Extracted data entries:
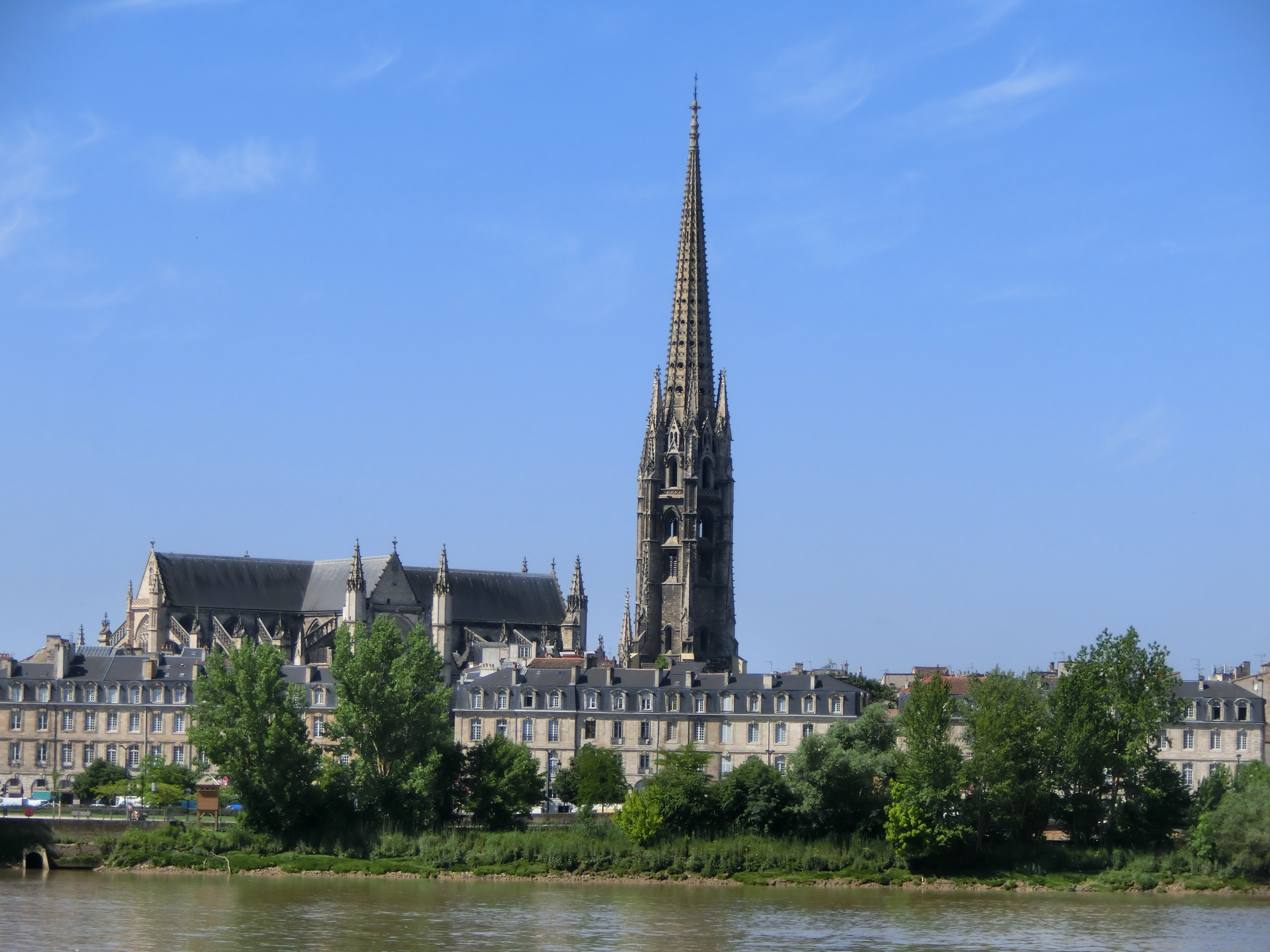 Basilique Saint-Michel de Bordeaux vue de la rive opposée.
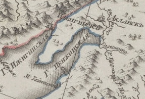 Фрагмент карты Восточная часть Иркутской губернии с прилегающими островами и западным берегом Америки. Ориентировочно 1802 год. Создатель гравюры - Савинков, Александр Дмитриевич - (1769-?), гравер, словорез, издатель, работал в Депо карт под руководством А. М. Вильбрехта (левый нижний угол карты). А. Д. Савинков вместе с военным топографом Ф. И. Позняковым занимался составлением и изданием карт и атласов.
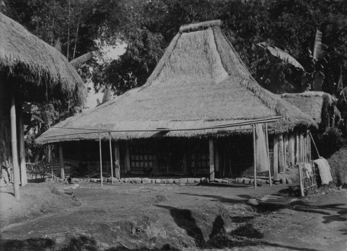 foto. Woonhuis met erf in een kampong
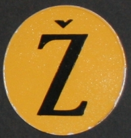 Znak za Židove u NDH, Zagreb, 1942.-1943. g. u Muzeju grada Zagreba snimljen tijekom Noći muzeja
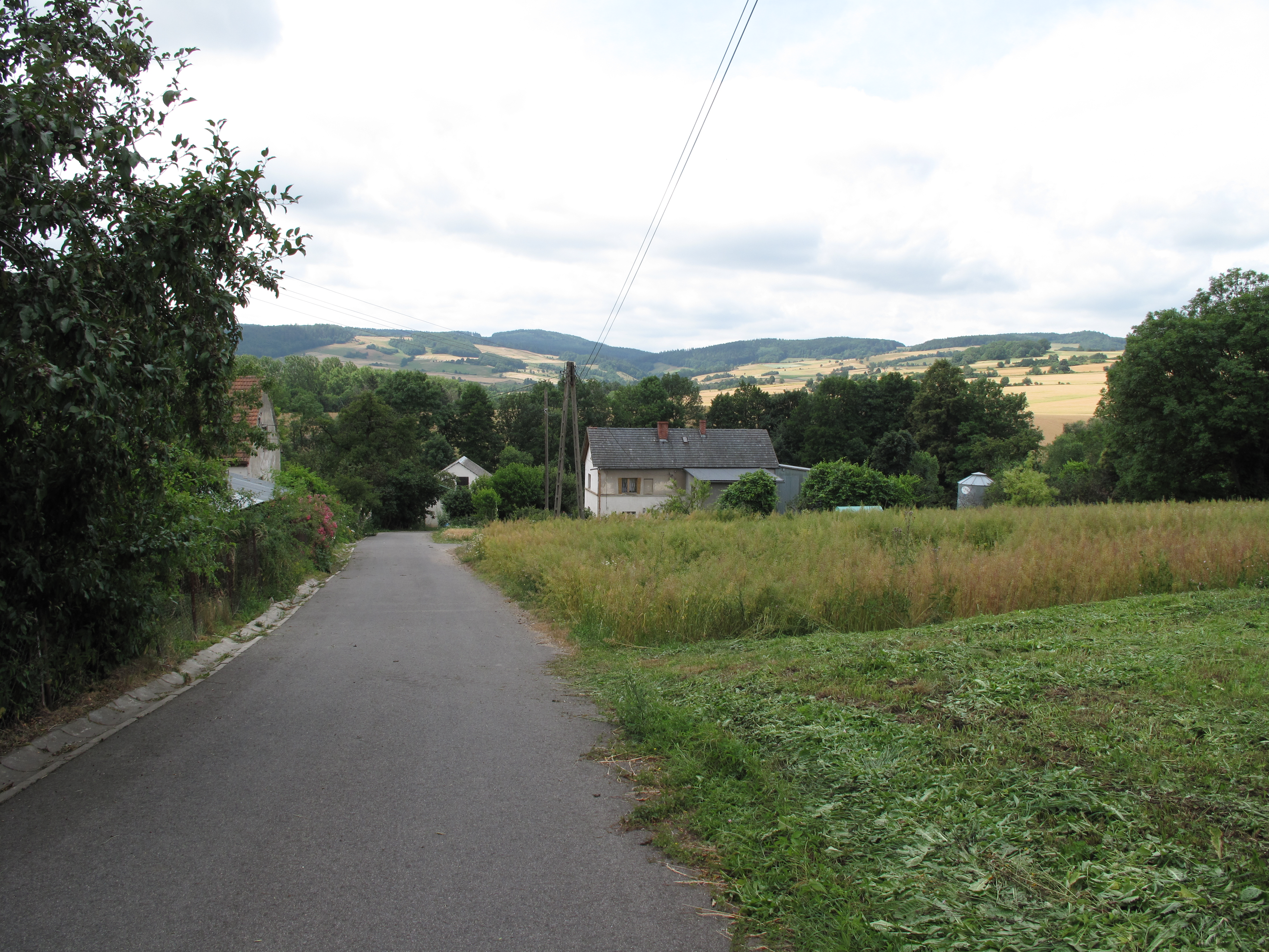 Jeżów (powiat jaworski). Polska.
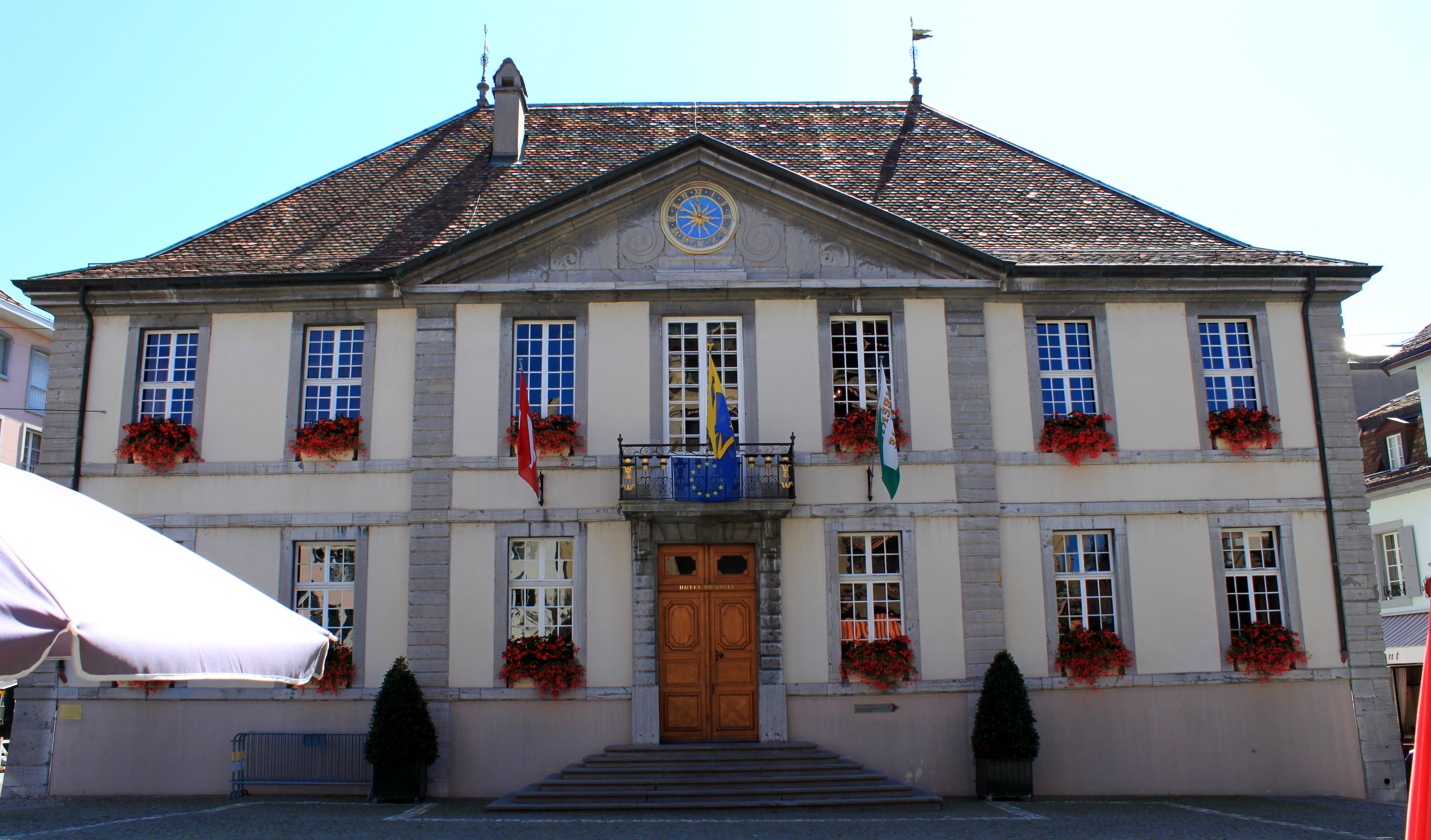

* TO DO
From the line that holds "Фрагмент карты Восточная" to the last line of the records, please copy each line exactly and nothing else. Pictures stay out.

* RESPONSE TO THE EXERCISE
 Фрагмент карты Восточная часть Иркутской губернии с прилегающими островами и западным берегом Америки. Ориентировочно 1802 год. Создатель гравюры - Савинков, Александр Дмитриевич - (1769-?), гравер, словорез, издатель, работал в Депо карт под руководством А. М. Вильбрехта (левый нижний угол карты). А. Д. Савинков вместе с военным топографом Ф. И. Позняковым занимался составлением и изданием карт и атласов.
 foto. Woonhuis met erf in een kampong
 Znak za Židove u NDH, Zagreb, 1942.-1943. g. u Muzeju grada Zagreba snimljen tijekom Noći muzeja
 Jeżów (powiat jaworski). Polska.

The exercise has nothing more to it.